Expectation of a log random variable

Question

I have an equation that requires taking the natural log of a random variable. When trying to figure out how to evaluate the expression, I came across this paper:

Y. W. Teh, D. Newman and M. Welling (2006), A Collapsed Variational Bayesian Inference Algorithm for Latent Dirichlet Allocation, NIPS 2006, 1353–1360.

They use a second order Taylor expansion around $𝑥_0=\mathbb{E}[x]$ to approximate $\mathbb{E}[\log(x)]$ to obtain

$$\mathbb{E}[\log(x)]\approx\log(\mathbb{E}[x])−\frac{\mathbb{V}[x]}{2\mathbb{E}[x]^2}$$

I can't seem to derive that equation and was wondering if someone might be able to help show that it is true?

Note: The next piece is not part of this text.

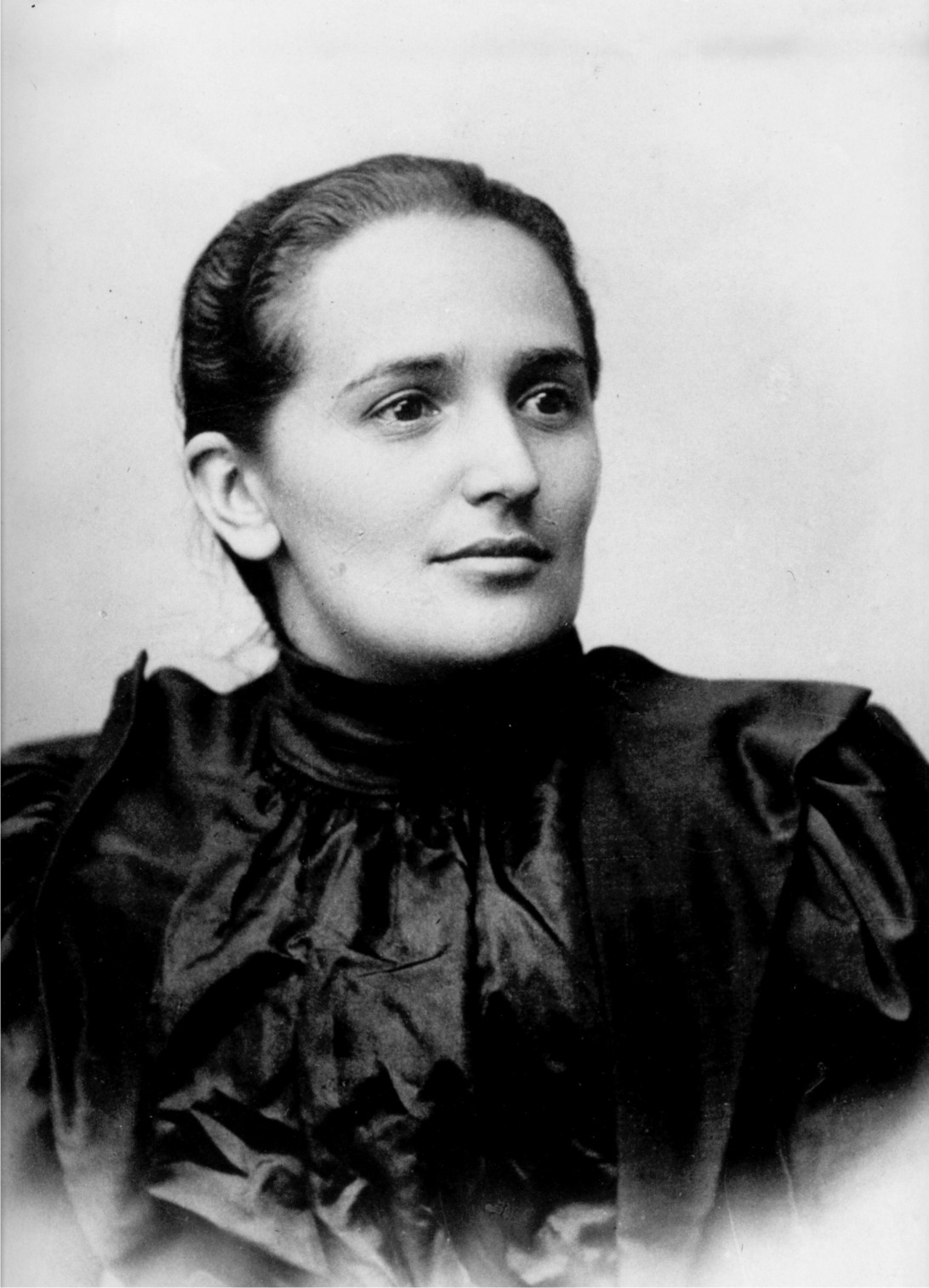 La santa Maria de Jesus Montoya Upegui

Also, does that result hold if instead we wanted to evaluate $\mathbb{E}[\log(-x)]$ where $x\in(-\infty,0)$?

Answer 1

A second order Taylor expansion around $\mathbb{E}(x)$ gives

$$log(x)\approx log(\mathbb{E}(x))+\frac{1}{\mathbb{E}(x)}\times(x-\mathbb{E}(x))-\frac{1}{2}\frac{1}{\mathbb{E}(x)^2}(x-\mathbb{E}(x))^2$$

Take expectations

$$\mathbb{E}(log(x))\approx \mathbb{E}(log(\mathbb{E}(x)))+\frac{1}{\mathbb{E}(x)}\times(\mathbb{E}(x)-\mathbb{E}(x))-\frac{1}{2}\frac{\mathbb{V}ar(x)}{\mathbb{E}(x)^2}$$

because the 2nd term vanishes and the expectation of a constant is the constant:

$$\mathbb{E}(log(x))\approx log(\mathbb{E}(x))-\frac{1}{2}\frac{\mathbb{V}ar(x)}{\mathbb{E}(x)^2}$$